If you’ve been scrolling the Centers for Disease Control and Prevention website recently, you may have seen a paper from the Yukon-Kuskokwim Health Corporation. The paper describes how, after YKHC began using widespread rapid COVID-19 testing last fall, cases in the region dropped significantly.
COVID-19 hit the Yukon-Kuskokwim Delta hard in the fall of 2020. For weeks, the region led the nation in case rates. As the regional health care provider, the Yukon-Kuskokwim Health Corporation was traveling from community to community, testing as many people as possible for the virus.
“In a couple villages, by the time we realized there was a serious problem in the village, there were so many positive tests already,” YKHC Chief of Staff Dr. Ellen Hodges said.
That’s because it was taking an average of seven days to get the test results.
“By the time we were getting those results back, it was apparent there was a really big problem,” Hodges said.
The tests being used at the time were polymerase chain reaction (PCR) tests. They are nasal tests that detect whether the virus’s DNA is present, and they require a laboratory. The tests are super accurate and considered the gold standard for COVID-19 tests.
YKHC had the equipment to run PCR tests in Bethel, but a national shortage of reagent, the substance needed to run the tests, prevented the health corporation from being able to use the equipment. So YKHC had to fly each test out of the region to get results. The nearest fully equipped labs were in Anchorage, but they were overwhelmed with tests from around the state. So YKHC sent many tests out of state to a private lab. All this flying of samples and so many tests meant that, on average, results took a week to get back.
“In some cases, the positive test result would come back after the patient was already out of their infectious period, which isn’t a very useful test at all,” Hodges said.
Because they needed to find a way to get results back faster to identify where outbreaks were occurring, who was infectious and how to contain the spread of the virus, YKHC began using a different test — but in a unique way. This test is called an Abbot BinaxNOW rapid test. It’s also a nasal test, but instead of testing for DNA, it tests for antigens, which are proteins from the virus. These rapid tests produce results in 15 minutes, all in one place, with no flying necessary. And they’re much cheaper than the PCR tests.
The rapid tests are extremely reliable if the result is positive. If you get a positive antigen test, you can trust that you have COVID-19. But the rapid tests are not as reliable for negative test results.
“So there’s a chance that if you test negative, you could still have COVID,” Hodges said.
But there’s a way to find out almost for sure: keep testing, a couple of days apart each time.
“If you get about three of these tests negative, that’s pretty reliable that you don’t have COVID,” Hodges said.
Called “serial testing,” this method took about the same amount of time as the PCR testing that had to be flown out — but only to be sure of a negative result. A positive result could be responded to right away. The widespread rapid testing changed the course of the pandemic in the Yukon-Kuskokwim Delta.
“We were able to get people who tested positive into isolation faster, and test their close contacts faster, and if they test positive, get them into quarantine sooner and so on, so that you could get ahead of the outbreak faster,” Hodges said.
The results were significant. Over the next month, daily cases fell by two-thirds, from 342 cases per 100,000 people during the week of Nov. 9, to 119 cases per 100,000 people during the week of Dec. 13. The overall average turnaround time for all test results also fell by nearly a third, from 6.8 days to 4.4 days.
Local leaders could learn of an outbreak and respond in real time with mitigation measures like mandated masking, screening people entering the village, cancelling large events and limiting customers in stores. Most villages in the region enforced these types of restrictions.
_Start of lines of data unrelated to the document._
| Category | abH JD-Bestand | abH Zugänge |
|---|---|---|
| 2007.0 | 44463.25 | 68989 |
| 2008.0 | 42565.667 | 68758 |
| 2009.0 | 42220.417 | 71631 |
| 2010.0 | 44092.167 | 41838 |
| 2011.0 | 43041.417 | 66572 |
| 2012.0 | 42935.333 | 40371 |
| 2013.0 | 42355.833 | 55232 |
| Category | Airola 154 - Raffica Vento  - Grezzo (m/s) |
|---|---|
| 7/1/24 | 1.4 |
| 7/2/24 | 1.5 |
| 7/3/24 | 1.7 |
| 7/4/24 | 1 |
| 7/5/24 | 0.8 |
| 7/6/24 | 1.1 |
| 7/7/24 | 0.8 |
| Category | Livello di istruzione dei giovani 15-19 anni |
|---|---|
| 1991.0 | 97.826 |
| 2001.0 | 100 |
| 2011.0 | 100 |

The results of the rapid testing were so significant that YKHC wanted to share them. The organization approached the CDC, and now Hodges is the lead author on a paper sharing the findings, along with other YKHC and Alaska colleagues.
“Our biggest hope is that other people in areas similar to ours might take this information and understand that this test can be used in their region, and it might help them reduce transmission,” Hodges said.
She emphasizes the word “might,” because it was an observational study. There were no controls used to compare one outcome against another. The results show correlation, not causation. Also, the study’s timeline occurred before the COVID-19 vaccine arrived in the region and further reduced transmission.
The paper identifies three other limitations of the study: false negatives associated with the rapid tests, that not everyone completed the series of rapid tests, variation in individuals’ responsiveness to isolation instructions, and the gap between obtaining a test result and communicating them.
YKHC continues to use both the rapid tests and the PCR tests to identify cases as COVID-19 once again surges in the region.